1. Introduction
This invention relates to catalysts for electroless metal deposition. More particularly, this invention relates to a catalytic process especially useful for catalyzing substrates having a metal such as copper over at least a portion of its surface and catalyst materials useful in said process. The catalysts of the invention are useful for multilayer circuit fabrication and for the manufacture of other industrial products.
2. Description of the Prior Art
Electroless metal deposition is the deposition of metal over a substrate in the absence of an external electric current. The procedure is especially useful for metal plating substrates where at least a portion of the substrate is of a dielectric material. Electroless metal deposition processes and catalytic materials are known in the art and described in numerous publications.
An early patent disclosing an electroless plating catalyst used in large volume is U.S. Pat. No. 3,011,920, incorporated herein by reference. In accordance with this patent, an electroless plating catalyst is formed by reduction of palladium ions with stannous ions to form a tin-palladium colloid. A substrate is plated by a step of immersion of the substrate in the colloidal catalyst whereby colloidal particles absorb on the surface of the substrate. The substrate is then subjected to a step of acceleration and metal plated by immersion of the substrate in a metal plating solution that contains dissolved metal ions of a metal to be plated. Contact of the metal ions with the colloidal palladium catalyst in the presence of a reducing agent results in the electroless metal deposition of the metal over the substrate. An improved catalytic process is disclosed in published European Patent Application, Publication No. 0 510 711, incorporated herein by reference. In accordance with preferred procedures of this application, a process for metallization comprises the steps of formation of a ligating layer over a substrate having terminus groups capable of bonding with a catalyst precursor. Preferably, the terminus groups comprise a metal ion binding or ligating group, and the layer is a self-assembled film having terminus ligating groups. Following formation of the ligating layer, the layer is contacted with a catalyst precursor solution such as a solution believed to be a palladium-chloro complex. The complex bonds with the ligating groups of the ligating layer. Subsequent contact of the layer with an electroless metal plating catalyst containing a suitable reducing agent results in selective electroless metal deposition of metal onto the ligating layer.

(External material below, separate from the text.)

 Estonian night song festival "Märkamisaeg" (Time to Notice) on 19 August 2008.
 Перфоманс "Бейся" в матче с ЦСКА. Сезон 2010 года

A disadvantage to the above process involves contact of the chloro complex with a substrate having a metallic portion such as a printed circuit board substrate. In practice, it has been found that contact of the metallic portion of the substrate with the chloro complex results in formation of a displacement coating over the metallic portion of the surface. The displacement coating is poorly adherent to the underlying metal and therefore, subsequently applied electroless metal over the displacement coating is poorly bonded to the underlying metal surface and has a tendency to flake off during use. In addition to the formation of a displacement coating, the chloro complex used in the process of the EPO application has a short shelf life. In practice, it has been found that upon standing for short periods of time, e.g., 24 hours, the complex converts to an unstable colloid, probably by chain-length extension, and the so formed unstable colloid is unsuitable for use as an electroless plating catalyst.